Scaling inefficiencies can be more brutal towards Intel on applications that require even more memory bandwidth or it can be more generous on application benchmarks like SPECjbb2005 where Intel's lead is even larger than SPECint_rate2006.  SPECfp_rate2006 for example is a floating point benchmark that represents HPC (High Performance Computing) scientific and engineering workloads and it requires massive amounts of memory bandwidth.  The memory requirements of HPC applications play so well to AMD's architecture that even a 2 GHz Barcelona can destroy a 3 GHz Clovertown on SPECfp_rate2006 by a factor of 15.4%.

Unfortunately for AMD, benchmarks that are important to the IT world like SPECjbb2005, SPECweb2005, TPC-C, and SAP were conspicuously missing at the Barcelona launch.  Intel by contrast featured a plethora of record-breaking benchmarks at last week's Tigerton launch featuring all of the above metrics.

Both Intel and AMD are well aware of their own architectural shortcomings despite the fact that neither camp is eager to advertise it from a marketing standpoint but their roadmaps tell another story.  Intel will move to a memory architecture called CSI (Quick Path) in late 2008 that is similar to AMD's memory architecture and AMD announced at their July analyst meeting that their next generation platform called "Bulldozer" coming in late 2009 will feature an improved execution engine that addresses single threaded performance.

<Next page - AMD versus Intel on price, performance, and power efficiency>

AMD versus Intel on price, performance, and power efficiency

There was some good news for AMD at last night's Barcelona launch as they upgraded their projections for year-end Barcelona parts from 2.3 to 2.5 GHz.  The 2.5 GHz quad-core processor will make AMD a lot more competitive in the four-socket server segment and it will help in the mainstream two-socket segment.  2.5 GHz while it may not deliver the performance crown will be a huge improvement over AMD's current situation and it indicates a faster ramp up than previously expected if AMD can deliver on 2.5 GHz this year.

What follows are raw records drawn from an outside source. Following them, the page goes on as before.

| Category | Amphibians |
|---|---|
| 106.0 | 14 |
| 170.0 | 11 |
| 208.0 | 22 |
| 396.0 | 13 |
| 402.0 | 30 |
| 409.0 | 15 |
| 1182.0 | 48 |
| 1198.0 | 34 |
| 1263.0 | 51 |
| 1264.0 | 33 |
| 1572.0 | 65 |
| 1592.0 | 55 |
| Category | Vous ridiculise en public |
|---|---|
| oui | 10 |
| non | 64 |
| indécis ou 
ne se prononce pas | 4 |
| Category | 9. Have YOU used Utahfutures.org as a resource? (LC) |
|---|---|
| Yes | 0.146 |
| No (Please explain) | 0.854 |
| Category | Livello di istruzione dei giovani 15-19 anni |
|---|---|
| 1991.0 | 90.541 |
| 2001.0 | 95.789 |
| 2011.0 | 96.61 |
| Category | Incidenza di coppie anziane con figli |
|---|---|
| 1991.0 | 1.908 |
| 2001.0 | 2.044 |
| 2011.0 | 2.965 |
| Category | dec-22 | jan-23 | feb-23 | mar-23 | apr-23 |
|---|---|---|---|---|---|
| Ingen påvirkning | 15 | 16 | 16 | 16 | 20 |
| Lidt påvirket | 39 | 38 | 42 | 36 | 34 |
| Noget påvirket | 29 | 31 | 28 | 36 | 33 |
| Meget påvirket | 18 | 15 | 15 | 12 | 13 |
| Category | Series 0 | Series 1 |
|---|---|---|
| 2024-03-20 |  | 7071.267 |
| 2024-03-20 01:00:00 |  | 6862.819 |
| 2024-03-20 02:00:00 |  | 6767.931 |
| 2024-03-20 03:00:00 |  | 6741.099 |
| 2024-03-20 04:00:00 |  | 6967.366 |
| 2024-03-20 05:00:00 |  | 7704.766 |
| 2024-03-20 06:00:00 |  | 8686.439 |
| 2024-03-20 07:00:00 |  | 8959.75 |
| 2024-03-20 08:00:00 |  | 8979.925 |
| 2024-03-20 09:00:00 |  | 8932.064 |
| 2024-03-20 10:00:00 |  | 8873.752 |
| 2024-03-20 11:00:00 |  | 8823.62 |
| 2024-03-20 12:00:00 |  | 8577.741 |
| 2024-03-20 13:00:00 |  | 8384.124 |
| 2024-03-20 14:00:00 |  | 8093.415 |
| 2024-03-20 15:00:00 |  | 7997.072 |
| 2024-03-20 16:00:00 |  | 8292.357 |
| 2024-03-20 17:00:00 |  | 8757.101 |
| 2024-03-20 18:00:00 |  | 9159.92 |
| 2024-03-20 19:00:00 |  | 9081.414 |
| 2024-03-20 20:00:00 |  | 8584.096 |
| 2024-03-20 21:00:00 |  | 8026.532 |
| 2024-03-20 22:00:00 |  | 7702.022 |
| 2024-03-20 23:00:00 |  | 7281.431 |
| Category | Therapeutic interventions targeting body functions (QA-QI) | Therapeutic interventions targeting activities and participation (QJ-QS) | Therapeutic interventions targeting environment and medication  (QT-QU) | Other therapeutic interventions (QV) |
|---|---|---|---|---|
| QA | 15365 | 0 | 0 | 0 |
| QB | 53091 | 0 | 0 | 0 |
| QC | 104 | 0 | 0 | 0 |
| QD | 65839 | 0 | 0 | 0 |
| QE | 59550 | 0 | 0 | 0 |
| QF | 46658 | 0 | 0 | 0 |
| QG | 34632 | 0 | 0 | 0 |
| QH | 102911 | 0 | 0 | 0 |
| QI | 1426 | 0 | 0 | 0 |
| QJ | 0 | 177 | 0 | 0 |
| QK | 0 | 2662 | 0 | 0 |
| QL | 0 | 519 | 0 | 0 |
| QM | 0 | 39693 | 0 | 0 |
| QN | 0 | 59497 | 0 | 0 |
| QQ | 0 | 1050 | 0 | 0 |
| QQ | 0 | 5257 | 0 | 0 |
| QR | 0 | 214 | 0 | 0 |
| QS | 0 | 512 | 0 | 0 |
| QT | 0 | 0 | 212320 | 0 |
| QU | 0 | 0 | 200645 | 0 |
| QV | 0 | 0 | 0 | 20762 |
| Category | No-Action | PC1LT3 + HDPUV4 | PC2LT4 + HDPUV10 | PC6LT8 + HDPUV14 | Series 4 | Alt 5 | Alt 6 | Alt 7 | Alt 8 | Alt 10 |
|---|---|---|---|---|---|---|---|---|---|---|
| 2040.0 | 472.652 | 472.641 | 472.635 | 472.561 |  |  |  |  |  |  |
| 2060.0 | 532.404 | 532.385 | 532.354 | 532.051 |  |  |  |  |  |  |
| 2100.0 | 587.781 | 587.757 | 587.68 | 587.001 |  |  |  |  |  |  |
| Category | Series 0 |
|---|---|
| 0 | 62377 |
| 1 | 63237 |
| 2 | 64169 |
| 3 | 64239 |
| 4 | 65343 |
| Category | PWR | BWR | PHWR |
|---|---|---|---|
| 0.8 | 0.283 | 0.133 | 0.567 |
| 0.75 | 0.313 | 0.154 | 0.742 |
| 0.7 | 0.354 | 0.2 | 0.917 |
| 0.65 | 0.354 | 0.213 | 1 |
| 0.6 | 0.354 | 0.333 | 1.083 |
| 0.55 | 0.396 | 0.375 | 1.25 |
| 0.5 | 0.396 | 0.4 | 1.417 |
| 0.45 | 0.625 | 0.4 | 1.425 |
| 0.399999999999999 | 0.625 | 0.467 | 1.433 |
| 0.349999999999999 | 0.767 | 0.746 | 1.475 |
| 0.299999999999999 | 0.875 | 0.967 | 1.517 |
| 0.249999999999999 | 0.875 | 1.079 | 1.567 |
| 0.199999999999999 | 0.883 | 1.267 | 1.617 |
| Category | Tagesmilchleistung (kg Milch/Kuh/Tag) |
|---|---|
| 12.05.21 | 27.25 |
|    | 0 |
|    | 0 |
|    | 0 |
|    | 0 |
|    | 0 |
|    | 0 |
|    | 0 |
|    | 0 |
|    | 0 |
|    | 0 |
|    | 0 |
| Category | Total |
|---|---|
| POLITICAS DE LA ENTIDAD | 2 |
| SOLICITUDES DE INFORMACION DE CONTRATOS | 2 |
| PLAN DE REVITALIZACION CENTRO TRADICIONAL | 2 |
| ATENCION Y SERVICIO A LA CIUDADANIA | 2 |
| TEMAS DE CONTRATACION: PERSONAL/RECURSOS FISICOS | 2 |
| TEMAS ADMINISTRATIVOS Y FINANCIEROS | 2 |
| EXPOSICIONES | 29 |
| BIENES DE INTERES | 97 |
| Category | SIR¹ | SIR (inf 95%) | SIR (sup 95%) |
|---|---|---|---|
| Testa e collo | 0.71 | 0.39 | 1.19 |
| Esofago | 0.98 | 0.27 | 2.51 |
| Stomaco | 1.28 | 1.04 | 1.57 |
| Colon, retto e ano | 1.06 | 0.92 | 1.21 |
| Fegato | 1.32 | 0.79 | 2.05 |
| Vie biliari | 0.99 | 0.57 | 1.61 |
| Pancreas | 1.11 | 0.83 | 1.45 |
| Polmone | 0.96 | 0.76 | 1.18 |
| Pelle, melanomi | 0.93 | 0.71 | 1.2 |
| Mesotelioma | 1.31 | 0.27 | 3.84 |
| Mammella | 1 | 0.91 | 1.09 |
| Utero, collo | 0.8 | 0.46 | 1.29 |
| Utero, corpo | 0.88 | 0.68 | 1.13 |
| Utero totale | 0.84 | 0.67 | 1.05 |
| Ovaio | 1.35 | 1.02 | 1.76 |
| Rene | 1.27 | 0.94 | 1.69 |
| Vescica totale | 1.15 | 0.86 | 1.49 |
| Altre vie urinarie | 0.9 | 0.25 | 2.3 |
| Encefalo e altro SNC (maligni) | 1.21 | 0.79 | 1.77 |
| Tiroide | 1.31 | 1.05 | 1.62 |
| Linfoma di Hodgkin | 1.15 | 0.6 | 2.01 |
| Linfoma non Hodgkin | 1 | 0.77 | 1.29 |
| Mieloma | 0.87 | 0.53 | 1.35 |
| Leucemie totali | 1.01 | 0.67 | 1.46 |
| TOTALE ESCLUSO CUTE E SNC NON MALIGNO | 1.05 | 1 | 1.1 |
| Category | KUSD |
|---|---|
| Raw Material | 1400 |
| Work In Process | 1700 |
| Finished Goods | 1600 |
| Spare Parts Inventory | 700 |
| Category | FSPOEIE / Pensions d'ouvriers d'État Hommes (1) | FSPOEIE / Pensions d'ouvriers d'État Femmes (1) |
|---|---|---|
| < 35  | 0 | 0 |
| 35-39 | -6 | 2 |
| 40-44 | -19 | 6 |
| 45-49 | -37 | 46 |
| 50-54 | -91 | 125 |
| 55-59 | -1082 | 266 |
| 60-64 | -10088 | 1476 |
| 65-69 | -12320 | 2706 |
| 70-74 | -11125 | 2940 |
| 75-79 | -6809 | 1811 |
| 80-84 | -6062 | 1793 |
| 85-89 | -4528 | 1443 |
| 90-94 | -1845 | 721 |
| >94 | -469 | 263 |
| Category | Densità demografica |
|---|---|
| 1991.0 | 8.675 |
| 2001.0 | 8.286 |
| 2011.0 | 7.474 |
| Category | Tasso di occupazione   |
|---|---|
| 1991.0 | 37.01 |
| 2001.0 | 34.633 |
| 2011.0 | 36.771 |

AMD's 2 GHz Barcelona is already priced very competitively and there is little question it will sell well, the problem is that Intel will very likely batter AMD's average selling price in the 2 GHz value market segment.  For example, the 2 GHz Barcelona Opteron 8350 is priced below Intel's 2.13 GHz half-cache Tigerton CPU yet it offers better SPECint_rate2006 performance.  While that's a good deal for the customer, it probably isn't such a great deal for AMD's margins.  Once Barcelona gets to 2.5 GHz, it should be able to sell those chips for double the price yet remain price competitive against Intel, and improve its margins.

Intel's ten month lead on price, performance, and performance/watt (when comparing Intel's quad-core to AMD's dual-core Opteron servers) battered AMD but Barcelona closes the quad-core deficit.  While the current Barcelona 2.0 GHz launch part won't reclaim general purpose performance crowns like SPECint_rate2006, it will allow AMD to reclaim a performance/watt leadership on many workloads and this is primarily due to Intel's FBDIMM (Fully Buffered memory) power-consumption liability.  Taking the performance/watt lead would not have been possible so long as Intel retained an exclusive quad-core advantage.

Scott Wasson of TechReport ran a series of detailed tests that showed a dual 95W TDP (Thermal Design Power) AMD Opteron 2350 8-core server beating a dual 50W TDP Intel L5335 server.  When you're expecting to see a ~80 watt advantage (processors don't actually hit TDP in real world applications and that's why you shouldn't expect 90W delta) for Intel based on the CPU differences, the memory controller probably factors in an extra 25W and the eight FBDIMMs probably cost the Intel server an extra 60W (AnandTech measured 60W difference on 8 FBDIMMs).  The difference in the memory subsystem explains how an 80W advantage on the CPUs can turn in to a 5W deficit for Intel.  If we use more reasonably priced E5335 80W parts, we're probably looking at a ~55W deficit for the Intel server.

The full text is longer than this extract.